Training this model would cost from 2 times (on a purely 1-1 dialogue data) to ~10-15 times (on chat room and forum data where messages from the most active users tend to be mixed very well) more than the training of the current LLMs. The data should be wrangled to create training sub-datasets from the perspective of each user pair, but otherwise, the training shouldn't be much fancier or more complicated than the current distributed training algorithms for LLMs (it seems to me).

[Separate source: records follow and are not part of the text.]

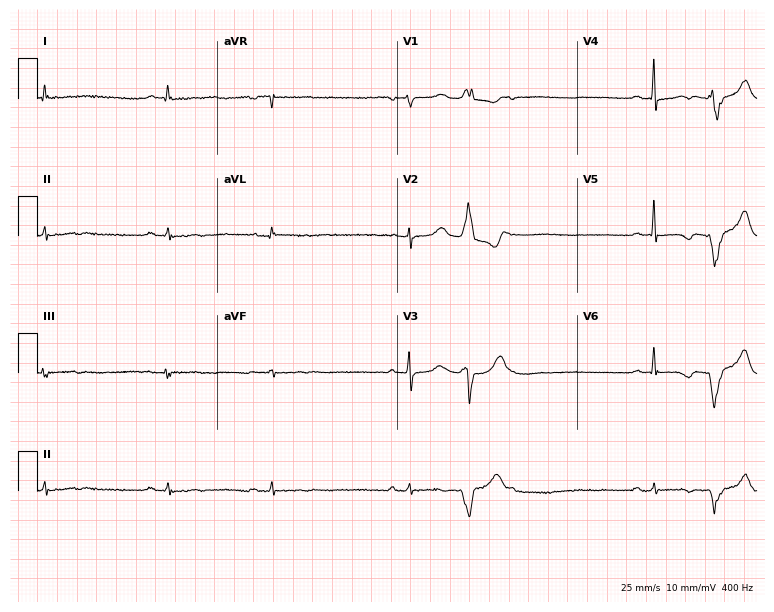
ECG — a 74-year-old man. Screened for six findings — first-degree AV block, right bundle branch block, left bundle branch block, sinus bradycardia, atrial fibrillation, sinus tachycardia — none is recorded. Only these six findings were labelled.
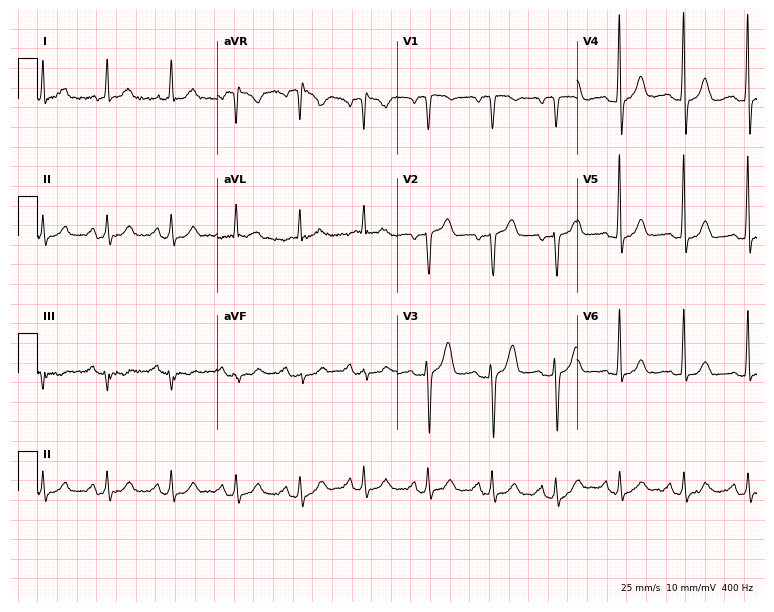
Resting 12-lead electrocardiogram (7.3-second recording at 400 Hz). Patient: a 67-year-old female. None of these six findings is recorded: first-degree AV block, right bundle branch block, left bundle branch block, sinus bradycardia, atrial fibrillation, sinus tachycardia. Only these six findings were labelled.
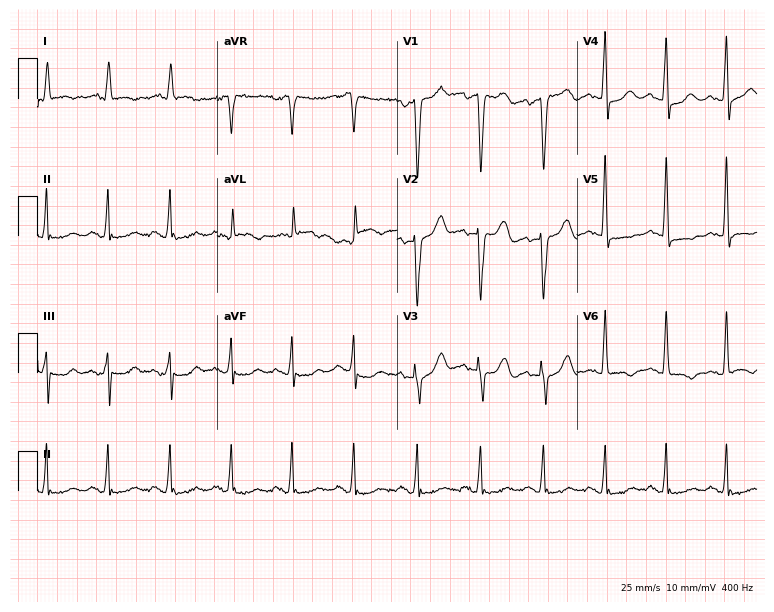
12-lead ECG from a male, 84 years old. Screened for six findings — first-degree AV block, right bundle branch block (RBBB), left bundle branch block (LBBB), sinus bradycardia, atrial fibrillation (AF), sinus tachycardia — none is recorded. Only these six findings were labelled.
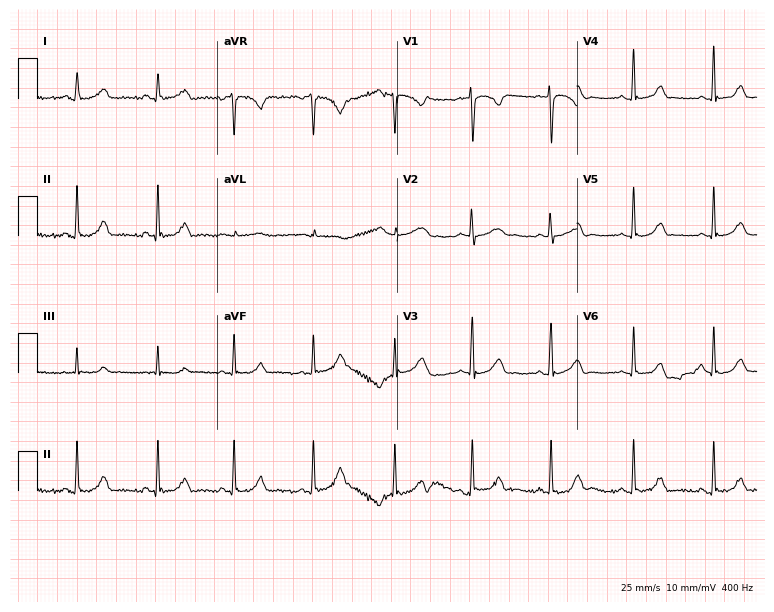
Electrocardiogram (7.3-second recording at 400 Hz), a female patient, 20 years old. Overall reading on record: normal ECG.
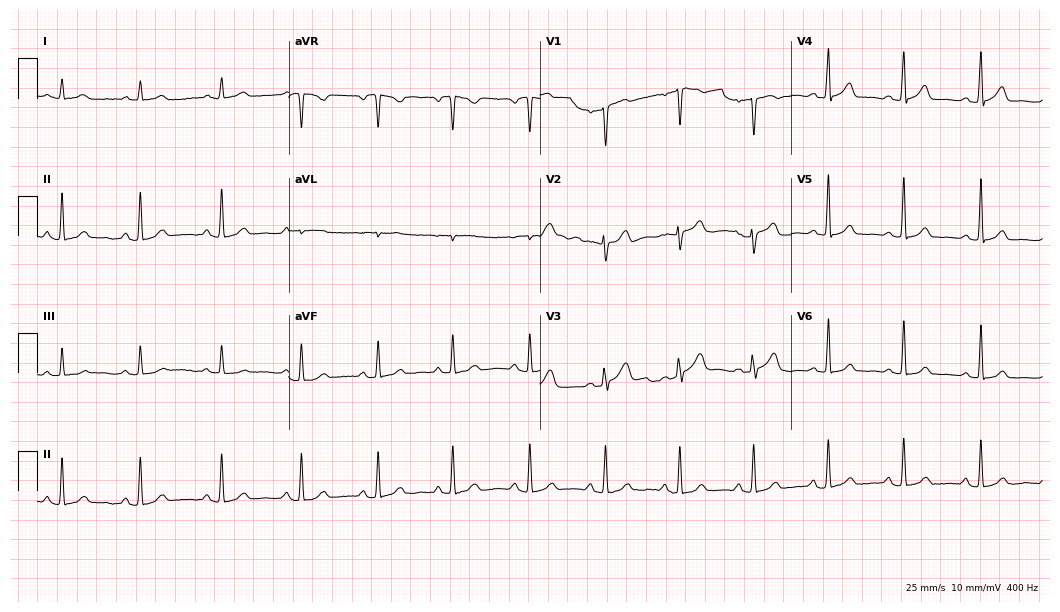
12-lead ECG from a woman, 50 years old. Recorded interpretation: within normal limits.
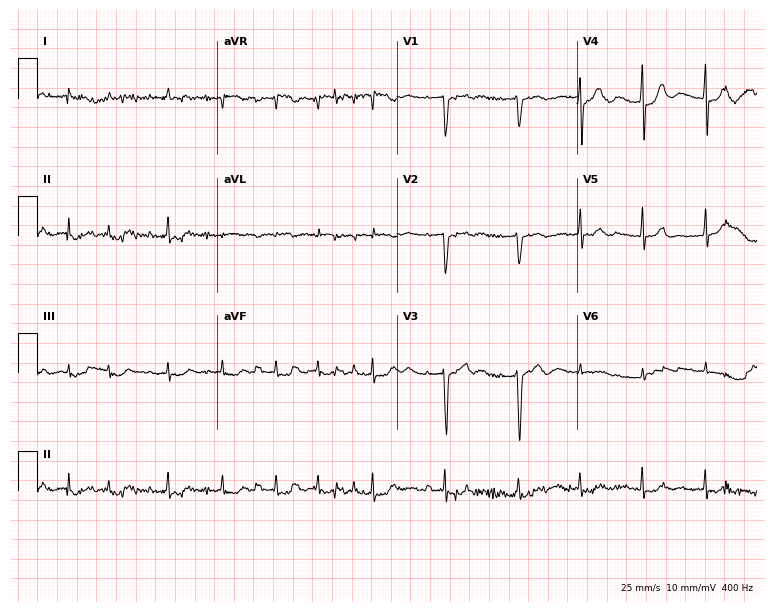
Standard 12-lead ECG recorded from a 76-year-old male. None of these six findings is recorded: first-degree AV block, right bundle branch block (RBBB), left bundle branch block (LBBB), sinus bradycardia, atrial fibrillation (AF), sinus tachycardia. Other findings, if any, are not listed.
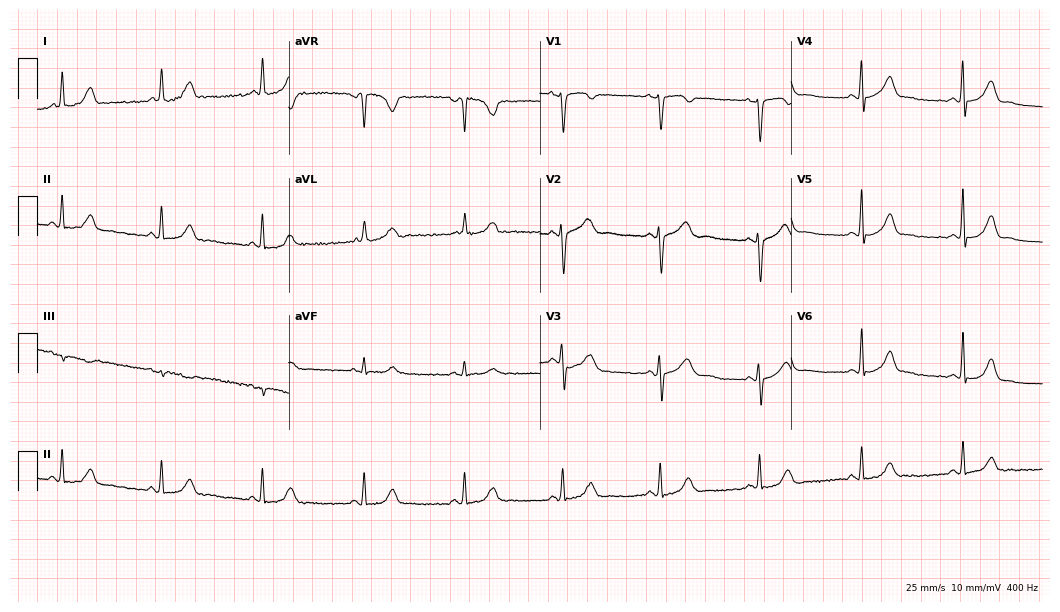
Standard 12-lead ECG recorded from a 38-year-old woman (10.2-second recording at 400 Hz). Read as a normal ECG.
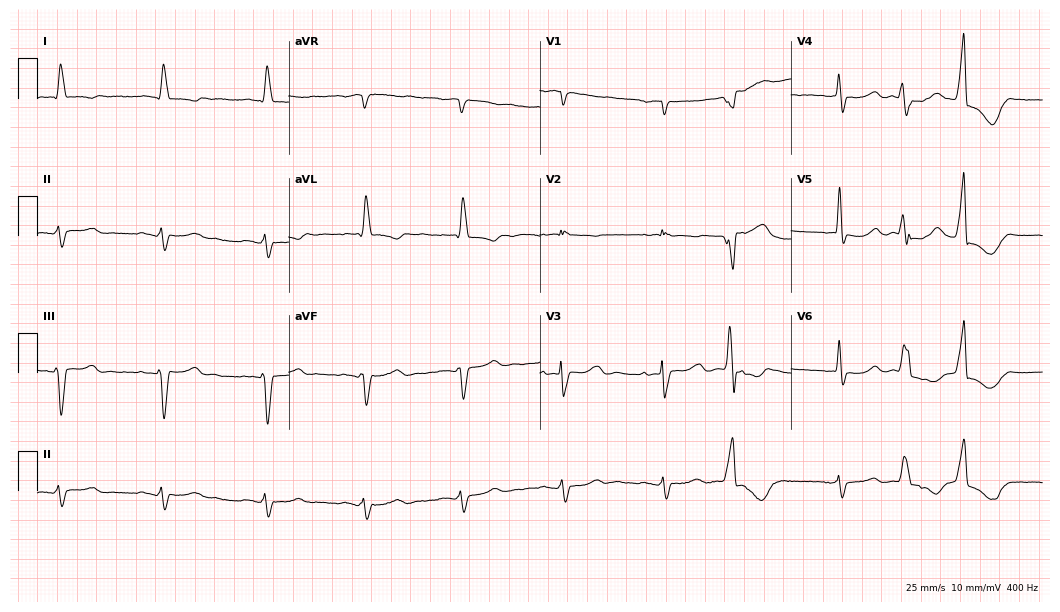
ECG — a woman, 84 years old. Findings include left bundle branch block (LBBB).
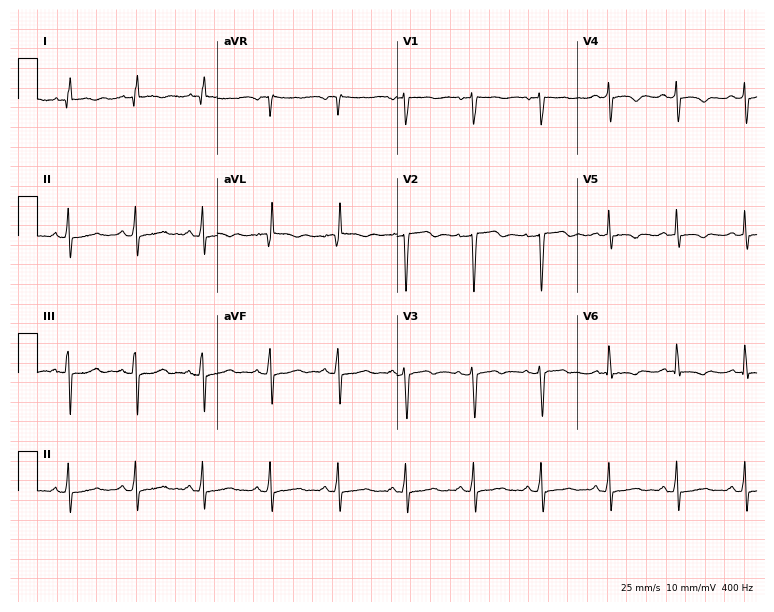
12-lead ECG (7.3-second recording at 400 Hz) from a female patient, 72 years old. Screened for six findings — first-degree AV block, right bundle branch block, left bundle branch block, sinus bradycardia, atrial fibrillation, sinus tachycardia — none is recorded. Other findings, if any, are not listed.

The first upside of this model is that we can create (what seems to be) strong inductive biases towards developing a large self-other overlap (see also this AI Safety Camp project by AE Studio):
(1) connecting the "user's own" SSM blocks and interlocutor's SSM blocks into the residual stream symmetrically (maybe just through parallel connection, as in multi-head attention);
(2) using the same weights for the user's own and interlocutor's SSM blocks^[2] (at inference time blocks are separate and track states separately, but their weights are the same and updated in lockstep batch after batch); and
(3) probably some extra regularisation techniques, such as intermittent "forgetting" of the either user's own or interlocutor's state (which is not completely unlike some real-world situations for humans: sometimes people tell us that we met before but we don't remember them) and thus teaching the model to degrade gracefully under these circumstances.

Industrial applications

As I already mentioned at the beginning of the post, I originally thought about this model as a base model that can be fine-tuned to predict whether the human user will find this or that information novel, insightful, boring, helpful, saddening, fun, and so on. This fine-tuned model, in turn, could be used within a browser extension to reorder comments on websites (YouTube, Reddit, Facebook, Twitter feed or replies, NYT, The Guardian, etc.) to order the "good" or "informationally valuable" comments first, which (I hope) should change the dynamics of the online echo chambers.

More generally, SociaLLM can improve almost all applications that currently use LLMs and for which personalisation the raw reasoning and creative power: personalised content recommendations and filtering, customer service and engagement, education and language learning assistants, mental health and personal counselling (a-la Pi AI).

In the media and entertainment industries, SociaLLM could also be helpful in narrative analysis (for mass media products, such as movies and novellas) and interactive storytelling for the new forms of media and games.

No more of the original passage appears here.